[Data records]
====================

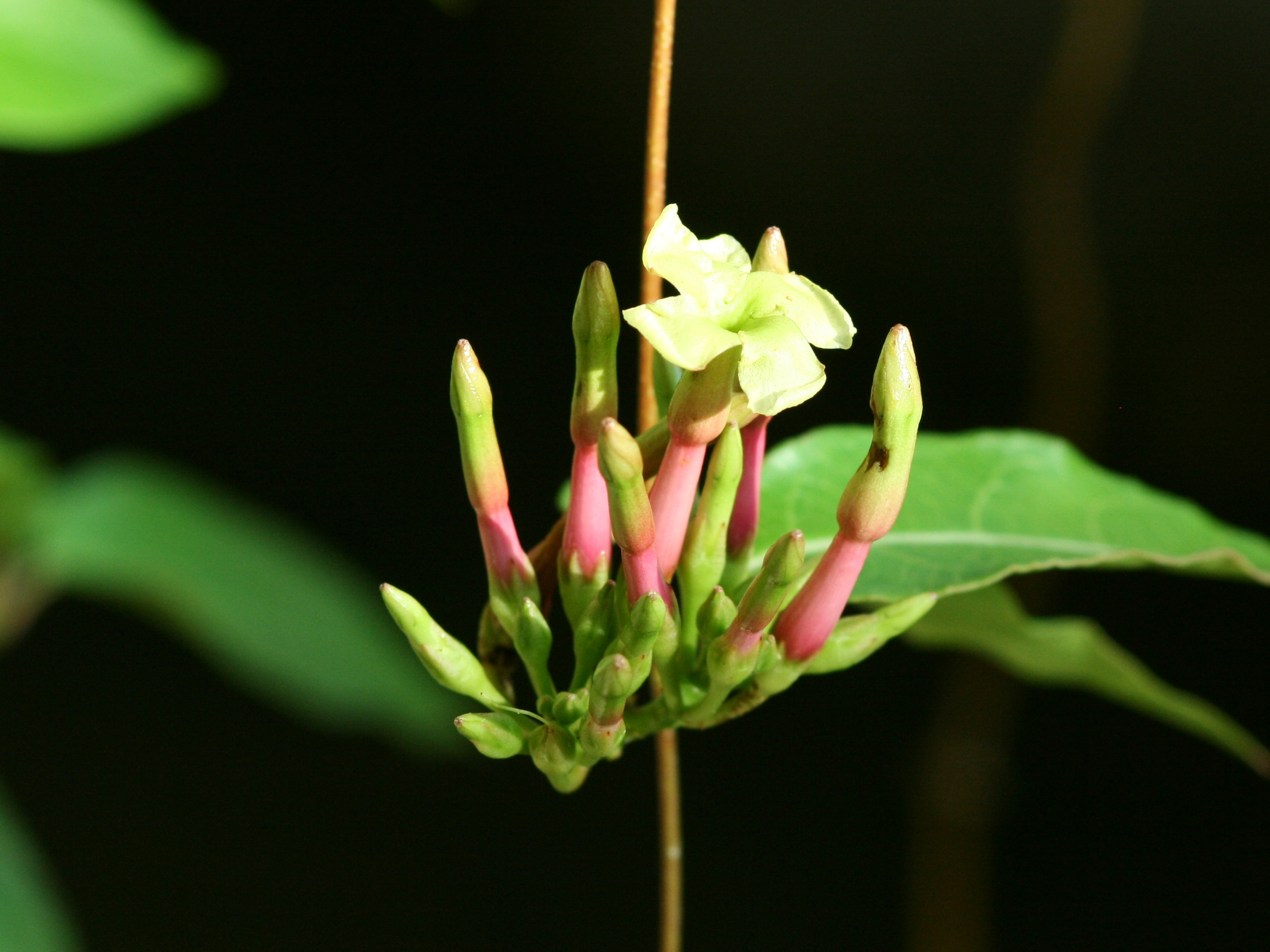 Česky: Kvetoucí tenká liánka Mesechites trifida, Cacuri, Venezuela
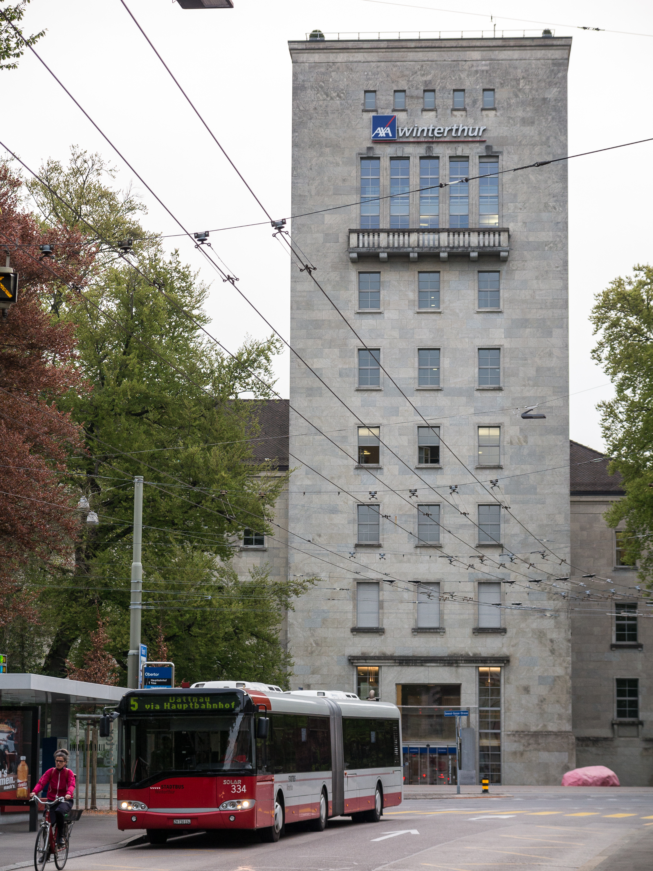 Der markante Turm der Verwaltungsgebäude der AXA Winterthur wurde 1929/31 errichtet und gilt als Vorbild späterer Hochhäuser in der Schweiz.
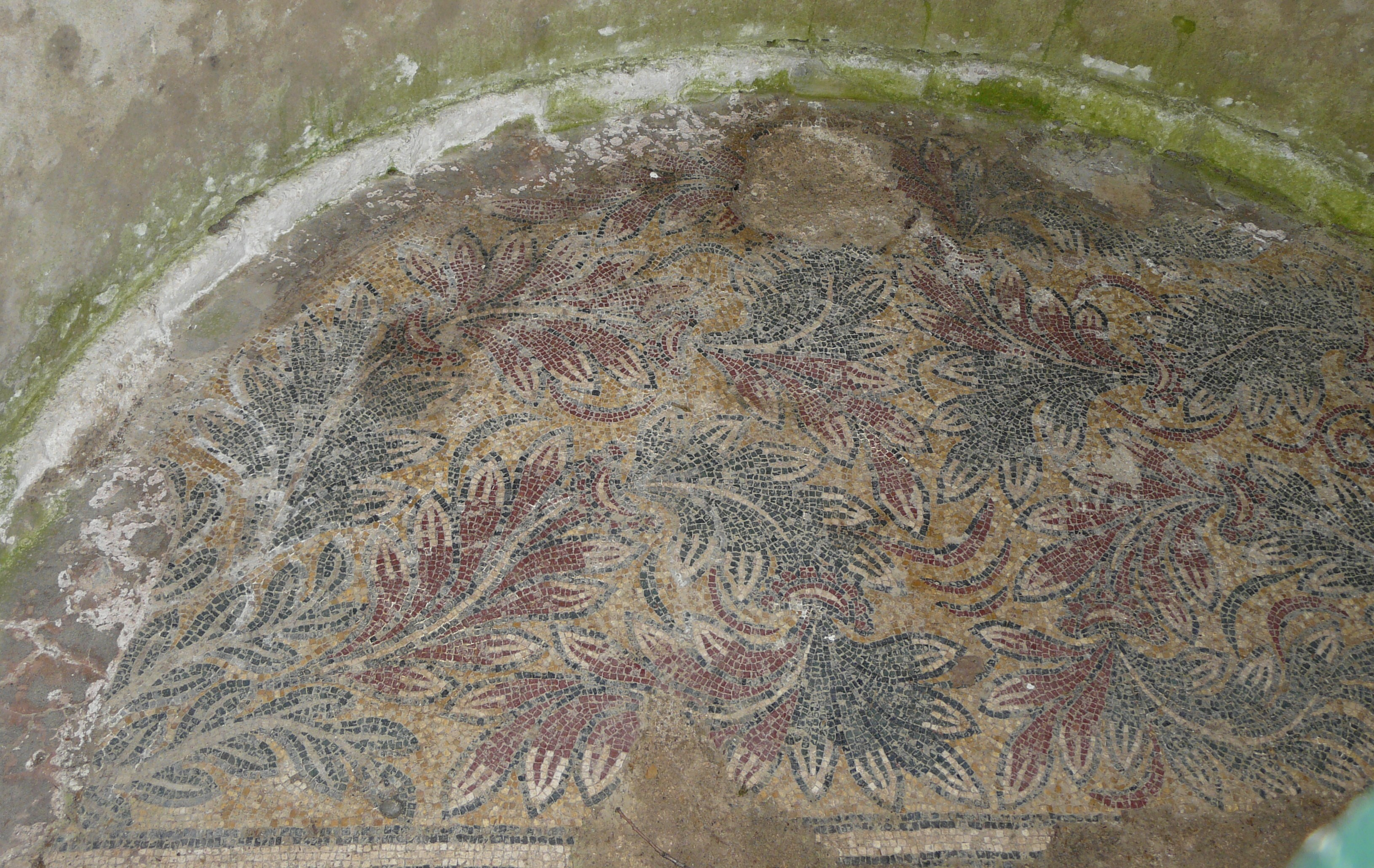 Mosaïques gallo-romaines de Nérac, Lot-et-Garonne, France.
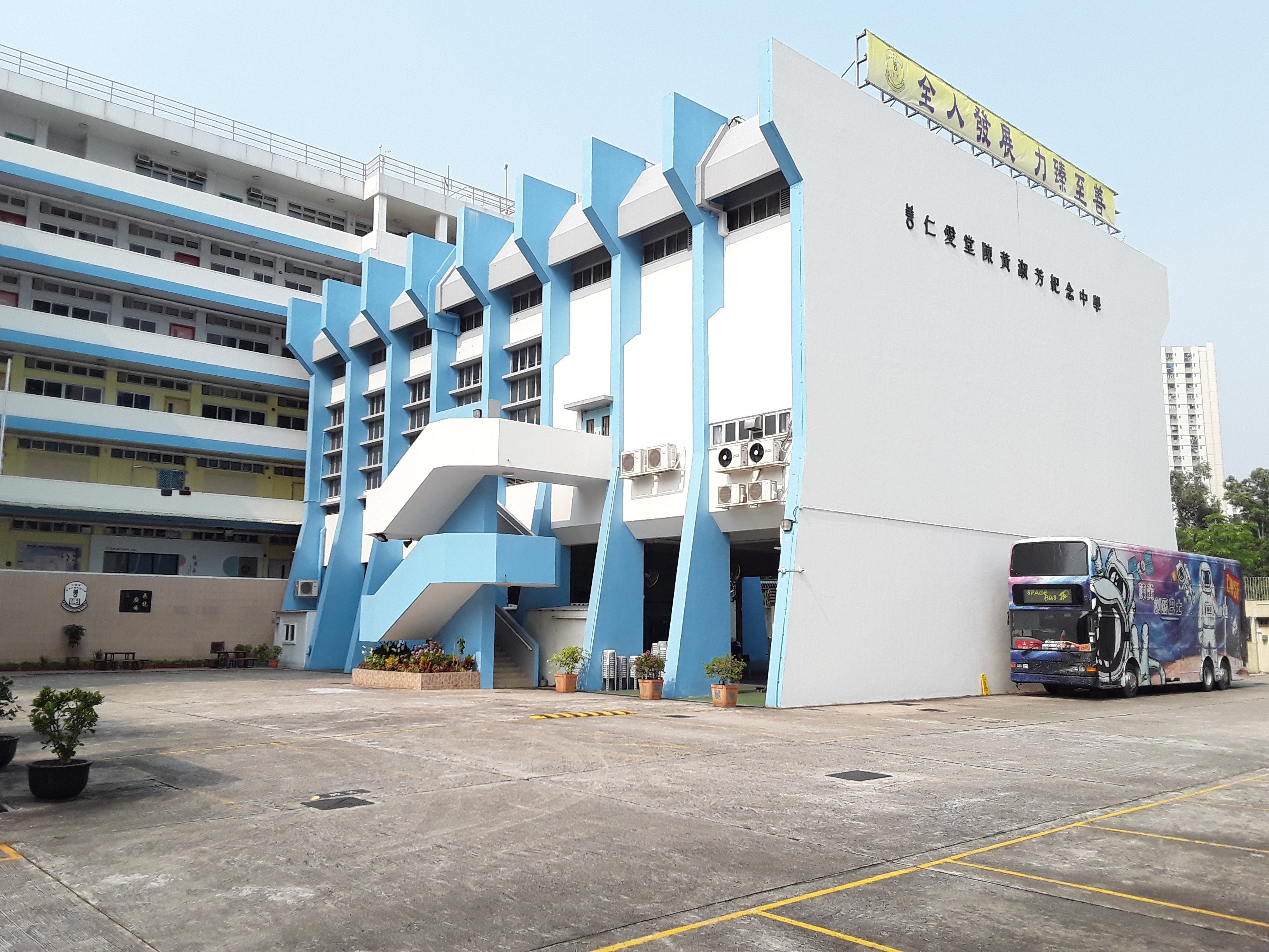 仁愛堂陳黃淑芳紀念中學校舍內貌與創藝巴士
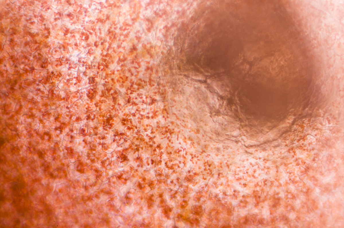 ...look like tunnels..! Chromoplasts are visible.
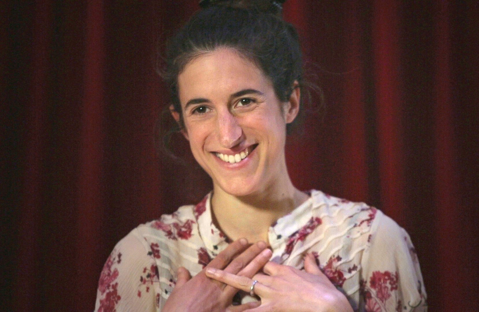 Maika Etxekopar "Harian" ikuskizuneko une batean.
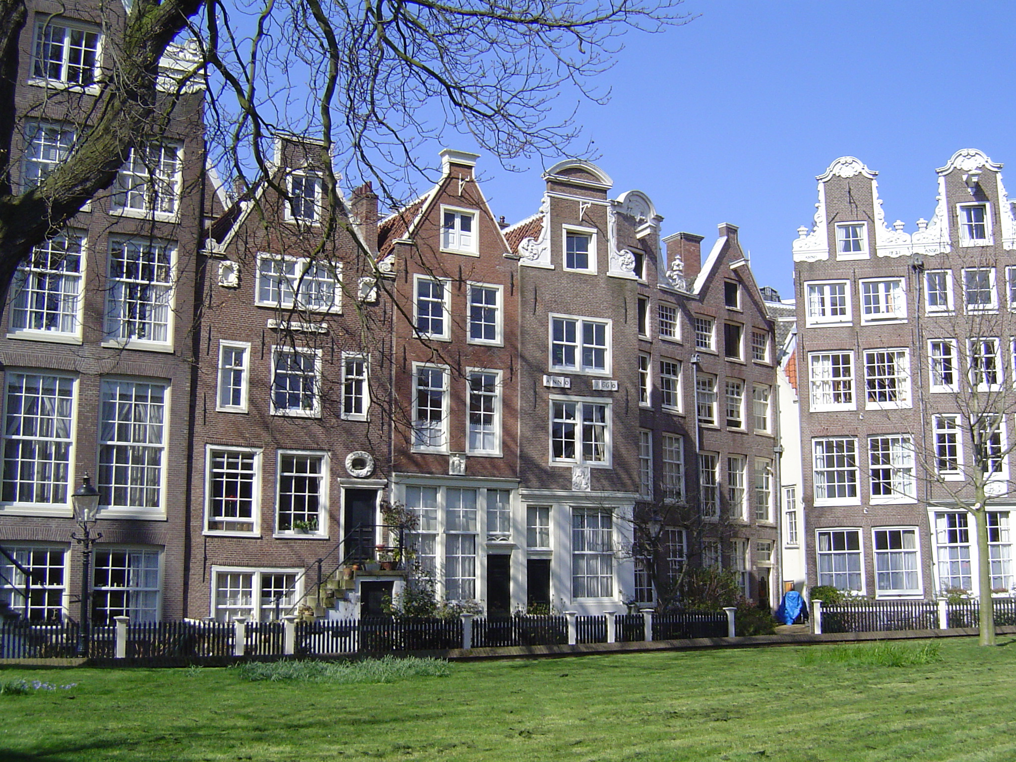 Typische Häuserzeile in Amsterdam This is an image of rijksmonument number 358 This is an image of rijksmonument number 359
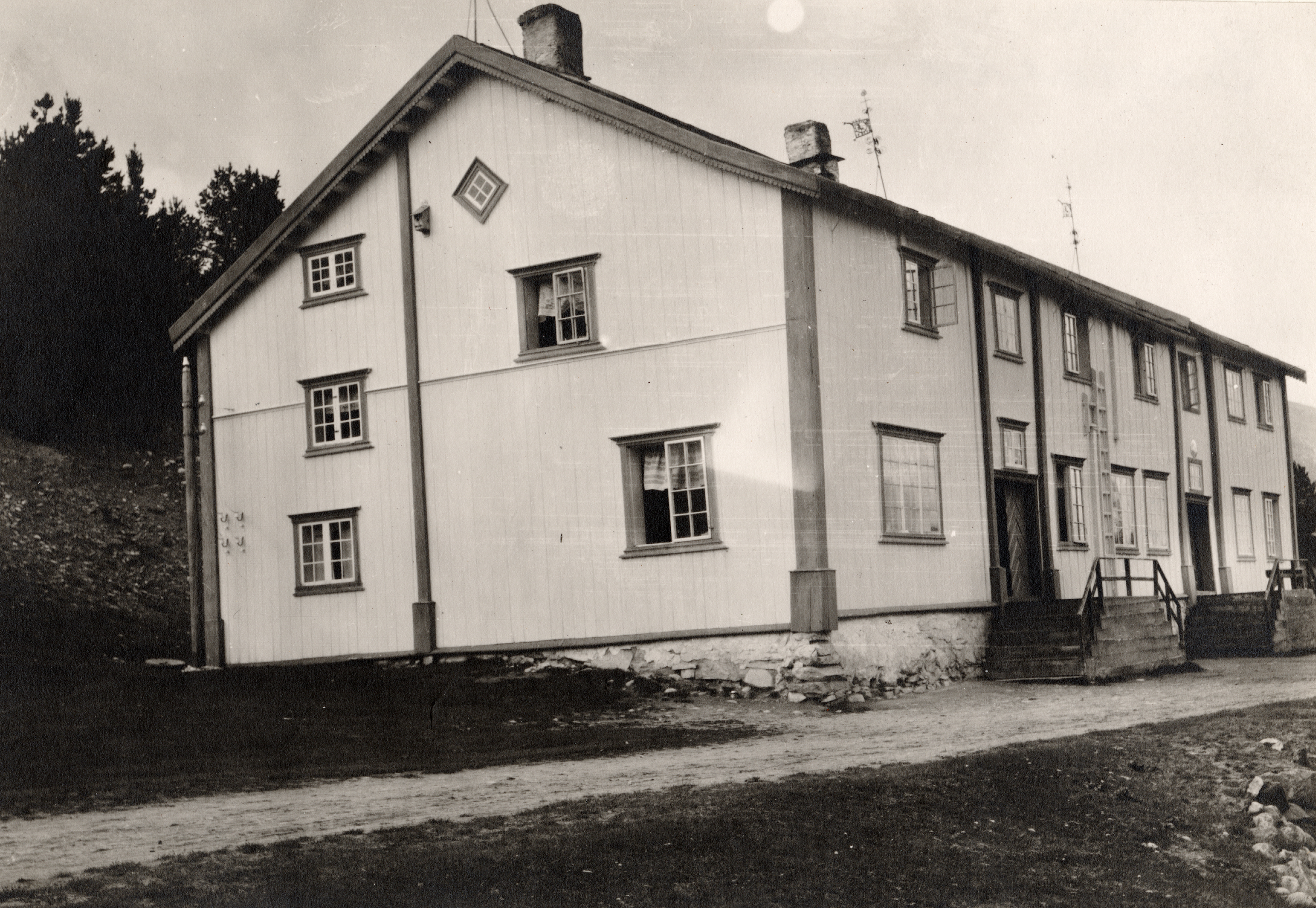 Lesjaverk i Lesja, Oppland
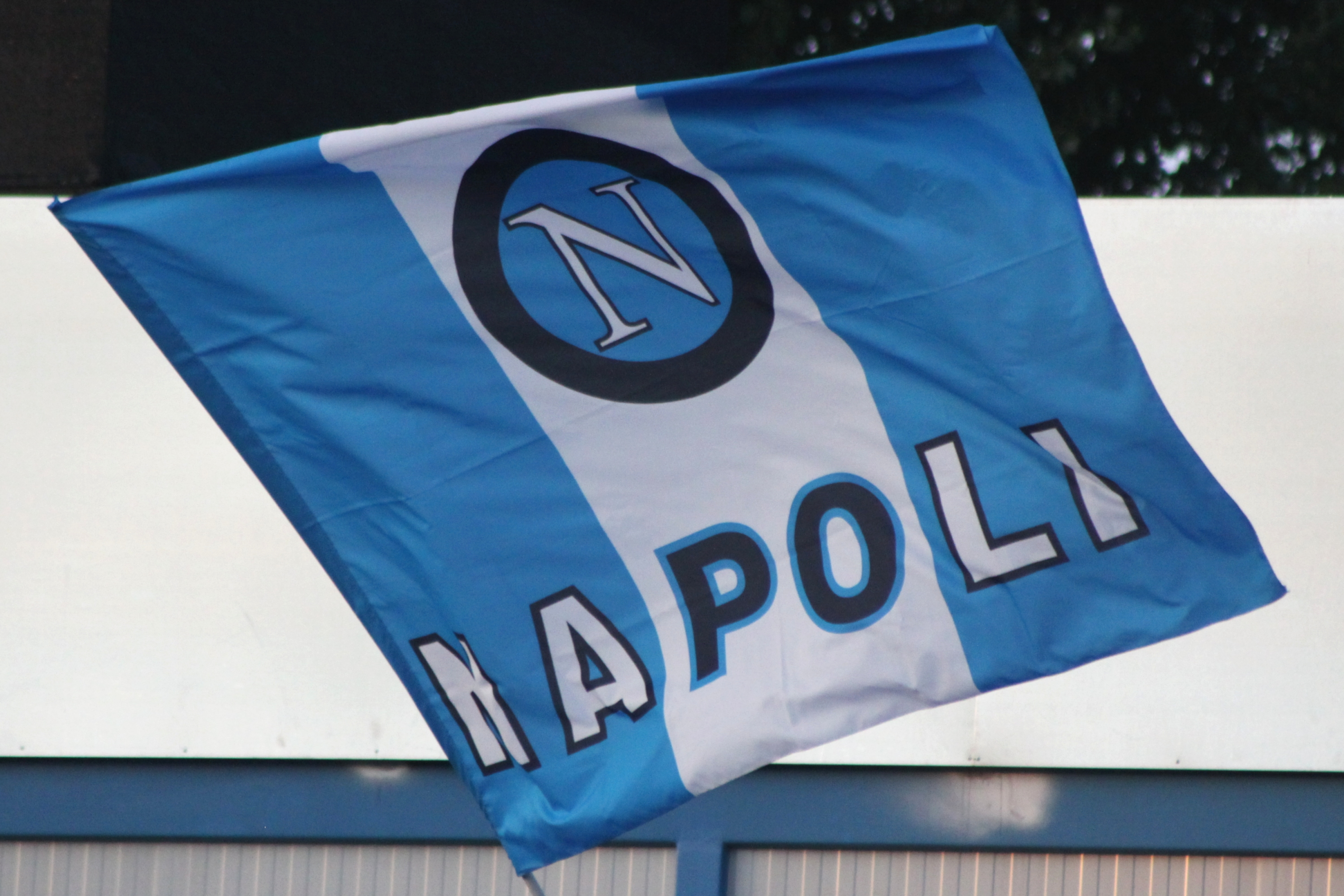 SSC Napoli Flag Bandiera SSC Napoli
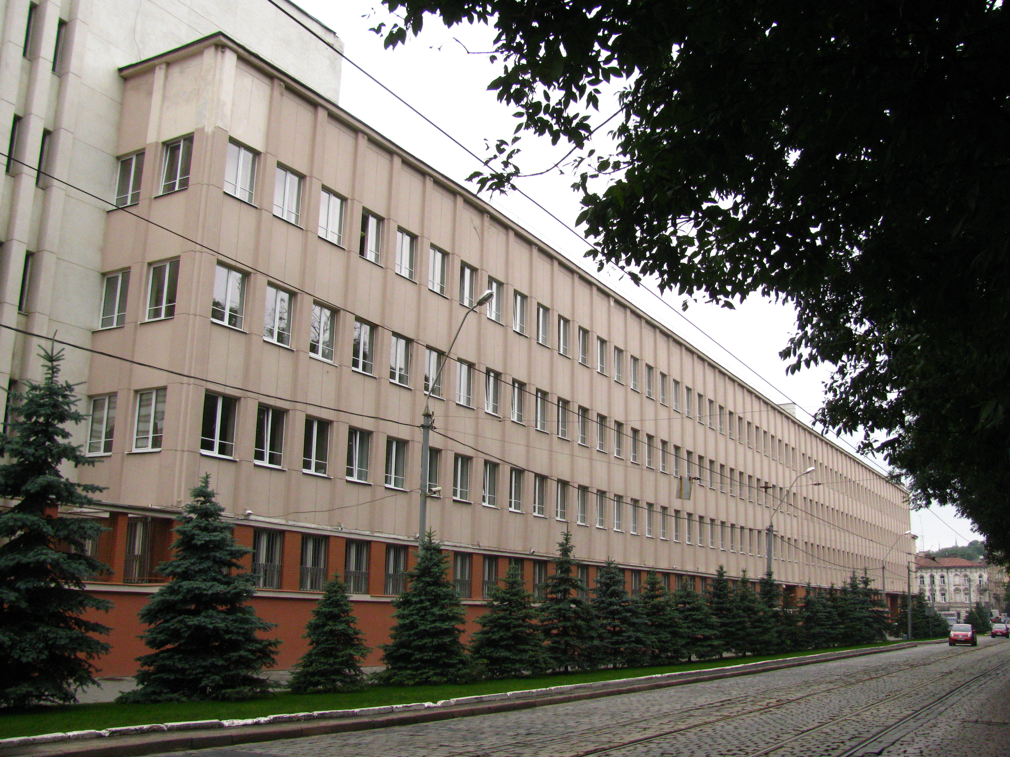 Будинок по вулиці Вітовського, 55 у Львові
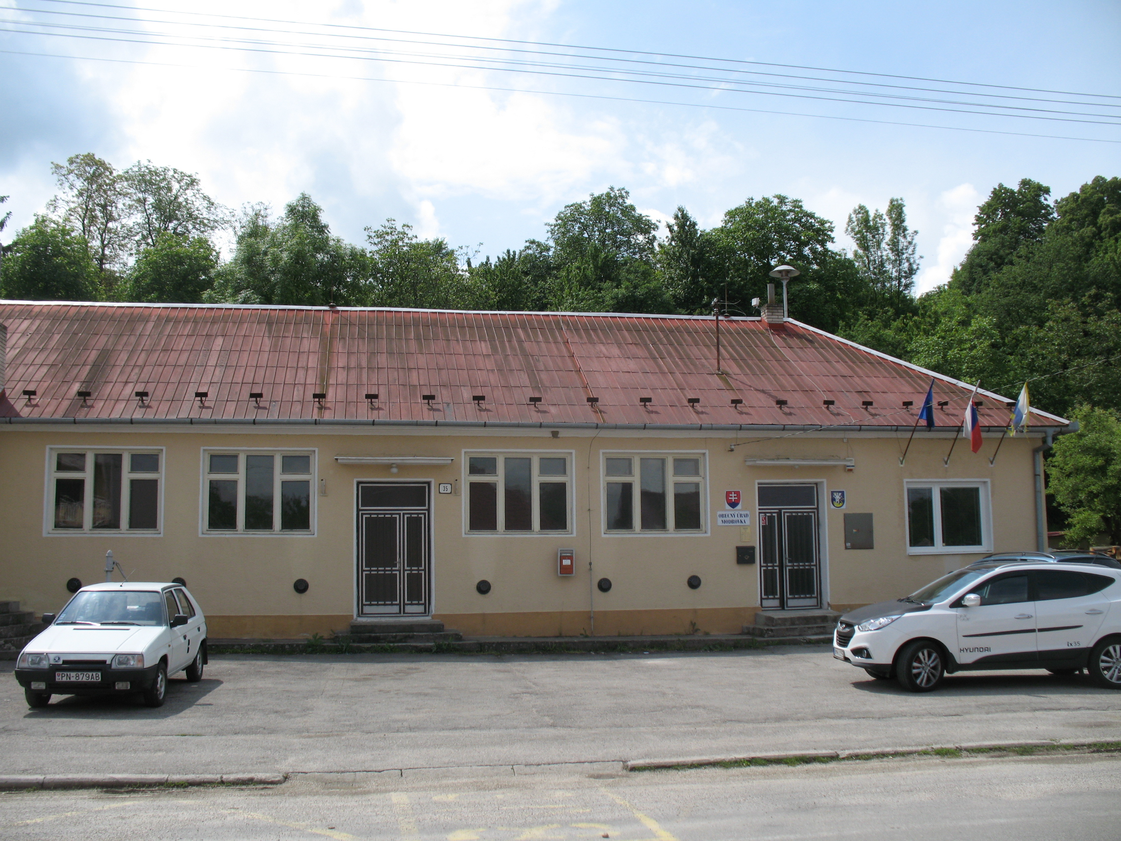 Modrovka

====================

| DIRECTIONS |
Transcribe the records above exactly, leaving every picture out of the copy.

| REPLY TO THE EXERCISE |
 Česky: Kvetoucí tenká liánka Mesechites trifida, Cacuri, Venezuela
 Der markante Turm der Verwaltungsgebäude der AXA Winterthur wurde 1929/31 errichtet und gilt als Vorbild späterer Hochhäuser in der Schweiz.
 Mosaïques gallo-romaines de Nérac, Lot-et-Garonne, France.
 仁愛堂陳黃淑芳紀念中學校舍內貌與創藝巴士
 ...look like tunnels..! Chromoplasts are visible.
 Maika Etxekopar "Harian" ikuskizuneko une batean.
 Typische Häuserzeile in Amsterdam This is an image of rijksmonument number 358 This is an image of rijksmonument number 359
 Lesjaverk i Lesja, Oppland
 SSC Napoli Flag Bandiera SSC Napoli
 Будинок по вулиці Вітовського, 55 у Львові
 Modrovka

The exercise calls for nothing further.